The PCL-R evaluates the following behaviors and traits:
Antisocial behavior
- Need for stimulation and proneness to boredom
- Parasitic lifestyle
- Poor behavioral control
- Sexual promiscuity
- Lack of realistic long-term goals
- Impulsivity
- Irresponsibility
- Early behavior problems
- Juvenile delinquency
- Parole of probation violations
Emotional/interpersonal traits
- Glibness and superficial charm
- Grandiose sense of self-worth
- Pathological lying
- Conning and manipulativeness
- Lack of remorse or guilt
- Shallow affect
- Callousness and lack of empathy
- Failure to accept responsibility for own actions
Other factors
- Committing a wide variety of crimes
- Having many short-term marital relationships
The maximum score on the PCL-R is 40, which means that the person was rated as 2”—a reasonably good match—”on every item. To be considered a true psychopath, an individual must have a score of 30.
Prevalence of psychopaths
The criteria used by researchers to diagnose psychopaths is stringent, so the total number of people who have this disorder comes out as far lower what we usually talk about here on Lovefraud.
Here’s what the article says about the prevalence of psychopaths in society:
• People with the disorder make up 0.5 to 1 percent of the general population.
• When you discount children, women (for reasons that remain a puzzle, few women are afflicted), and those who are already locked up, that translates to approximately 250,000 psychopaths living freely in the U.S.

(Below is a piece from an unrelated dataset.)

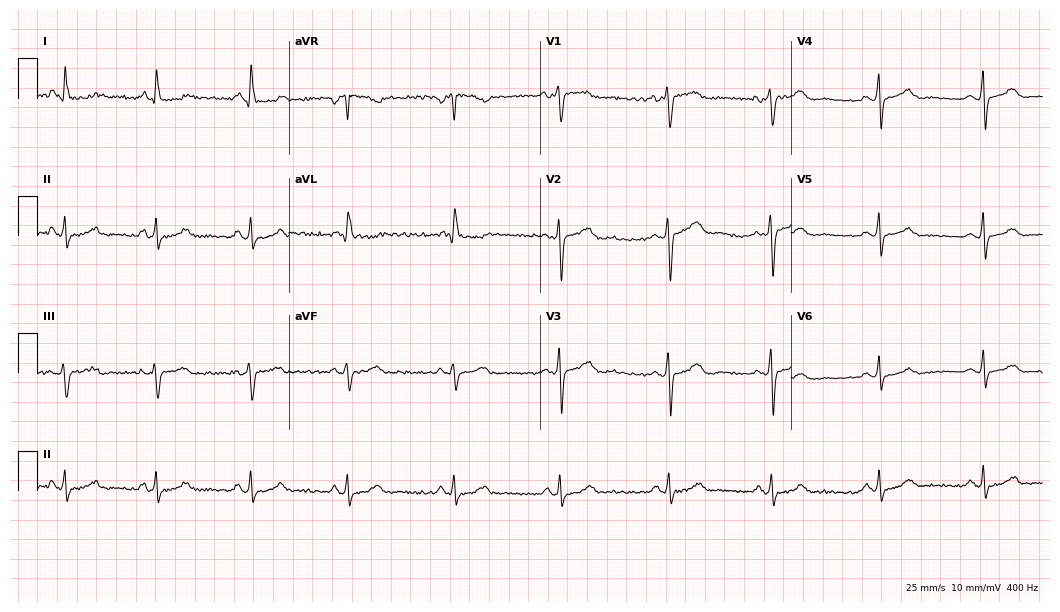
ECG (10.2-second recording at 400 Hz) — a 31-year-old female. Labelled as a normal ECG.

• Some researchers have estimated that as many as 500,000 psychopaths inhabit the U.S. prison system.
• Between 15 and 35 percent of U.S. prisoners are psychopaths.
• Psychopaths offend earlier, more frequently and more violently than others, and they are four to eight times more likely to commit new crimes on release.

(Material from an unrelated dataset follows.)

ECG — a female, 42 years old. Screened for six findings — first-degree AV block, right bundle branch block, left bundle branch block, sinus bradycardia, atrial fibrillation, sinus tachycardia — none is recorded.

• Kiehl recently estimated that the expense of prosecuting and incarcerating psychopaths, combined with the costs of the havoc they wreak in others’ lives, totals $250 billion to $400 billion a year.
Psychopathy continuum
What does the article say about people who may not qualify as card-carrying psychopaths, scoring less than 30 out of 40 on the PCL-R? Not much. A box accompanying the article, called Do you know a psychopath?, contains the only reference:
The thing is, everyone falls somewhere on the psychopathy continuum. The average person scores about a 4, but there are plenty who rank in the teens and 20s—not high enough to receive an official diagnosis, yet possessing significant (and often noticeable) psychopathic tendencies—the bullying boss, the drifter, the irresponsible guy who is always milking the generosity of friends and lovers.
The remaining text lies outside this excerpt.